Package org.w3c.tidy

Class ParserImpl


  • public final class ParserImpl
    extends java.lang.Object
    HTML Parser implementation.
    Version:
    $Revision$ ($Author$)
    Author:
    Dave Raggett dsr@w3.org , Andy Quick ac.quick@sympatico.ca (translation to Java), Fabrizio Giustina
    • Field Detail

      • HTML

        public static final Parser HTML
        parser for html.
      • HEAD

        public static final Parser HEAD
        parser for head.
      • TITLE

        public static final Parser TITLE
        parser for title.
      • SCRIPT

        public static final Parser SCRIPT
        parser for script.
      • BODY

        public static final Parser BODY
        parser for body.
      • FRAMESET

        public static final Parser FRAMESET
        parser for frameset.
      • INLINE

        public static final Parser INLINE
        parser for inline.
      • LIST

        public static final Parser LIST
        parser for list.
      • DEFLIST

        public static final Parser DEFLIST
        parser for definition lists.
      • PRE

        public static final Parser PRE
        parser for pre.
      • BLOCK

        public static final Parser BLOCK
        parser for block elements.
      • TABLETAG

        public static final Parser TABLETAG
        parser for table.
      • COLGROUP

        public static final Parser COLGROUP
        parser for colgroup.
      • ROWGROUP

        public static final Parser ROWGROUP
        parser for rowgroup.
      • ROW

        public static final Parser ROW
        parser for row.
      • NOFRAMES

        public static final Parser NOFRAMES
        parser for noframes.
      • SELECT

        public static final Parser SELECT
        parser for select.
      • TEXT

        public static final Parser TEXT
        parser for text.
      • EMPTY

        public static final Parser EMPTY
        parser for empty elements.
      • OPTGROUP

        public static final Parser OPTGROUP
        parser for optgroup.
    • Method Detail

      • parseTag

        protected static void parseTag​(Lexer lexer,
                                       Node node,
                                       short mode,
                                       int nestingLevel)
                                throws ExcessiveNesting
        Parse tag.
        Parameters:
        lexer - the Lexer to use
        node - the node to use
        mode - the mode to use
        nestingLevel - The current nesting level of the document.
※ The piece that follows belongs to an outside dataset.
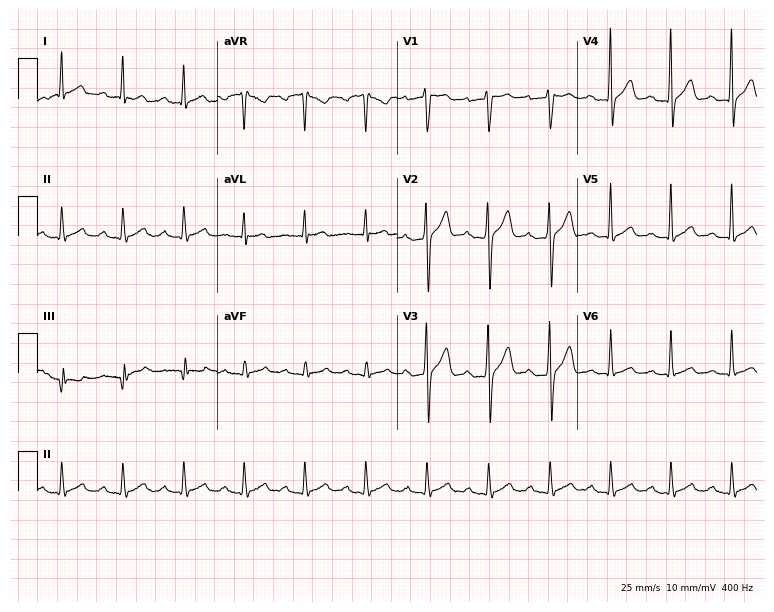
Electrocardiogram, a male, 26 years old. Overall reading on record: normal ECG.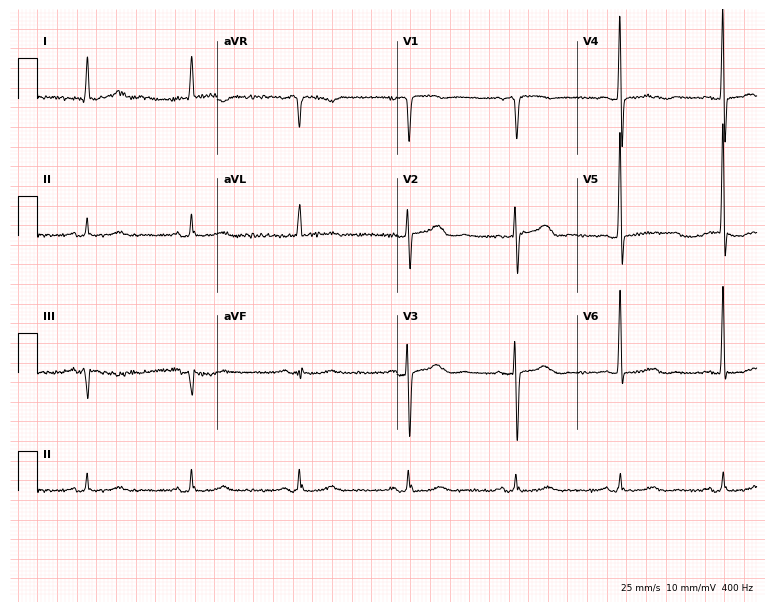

Extremely nested documents are considered an error.
        Throws:
        ExcessiveNesting - When excessive nesting is detected.
      • moveToHead

        protected static void moveToHead​(Lexer lexer,
                                         Node element,
                                         Node node,
                                         int nestingLevel)
                                  throws ExcessiveNesting
        Move node to the head, where element is used as starting point in hunt for head. Normally called during parsing.
        Parameters:
        lexer - the Lexer to use
        element - the element to use
        node - the node to use
        nestingLevel - The current nesting level of the document. Extremely nested documents are considered an error.
        Throws:
        ExcessiveNesting - When excessive nesting is detected.
      • parseDocument

        public static Node parseDocument​(Lexer lexer)
        HTML is the top level element.
        Parameters:
        lexer - the Lexer to use
        Returns:
        the document node
      • XMLPreserveWhiteSpace

        public static boolean XMLPreserveWhiteSpace​(Node element,
                                                    TagTable tt)
        Indicates whether or not whitespace should be preserved for this element. If an xml:space attribute is found, then if the attribute value is preserve, returns true. For any other value, returns false. If an xml:space attribute was not found, then the following element names result in a return value of true: pre, script, style, and xsl:text. Finally, if a TagTable was passed in and the element appears as the "pre" element in the TagTable, then true will be returned. Otherwise, false is returned.
        Parameters:
        element - The Node to test to see if whitespace should be preserved.
        tt - The TagTable to test for the getNodePre() function. This may be null, in which case this test is bypassed.
        Returns:
        true or false, as explained above.
      • parseXMLElement

        public static void parseXMLElement​(Lexer lexer,
                                           Node element,
                                           short mode)
        Parse XML element.
        Parameters:
        lexer - the Lexer to use
        element - the element to parse
        mode - the mode to use
      • parseXMLDocument

        public static Node parseXMLDocument​(Lexer lexer)
        Parse xml document.
        Parameters:
        lexer - the Lexer to use
        Returns:
        the document node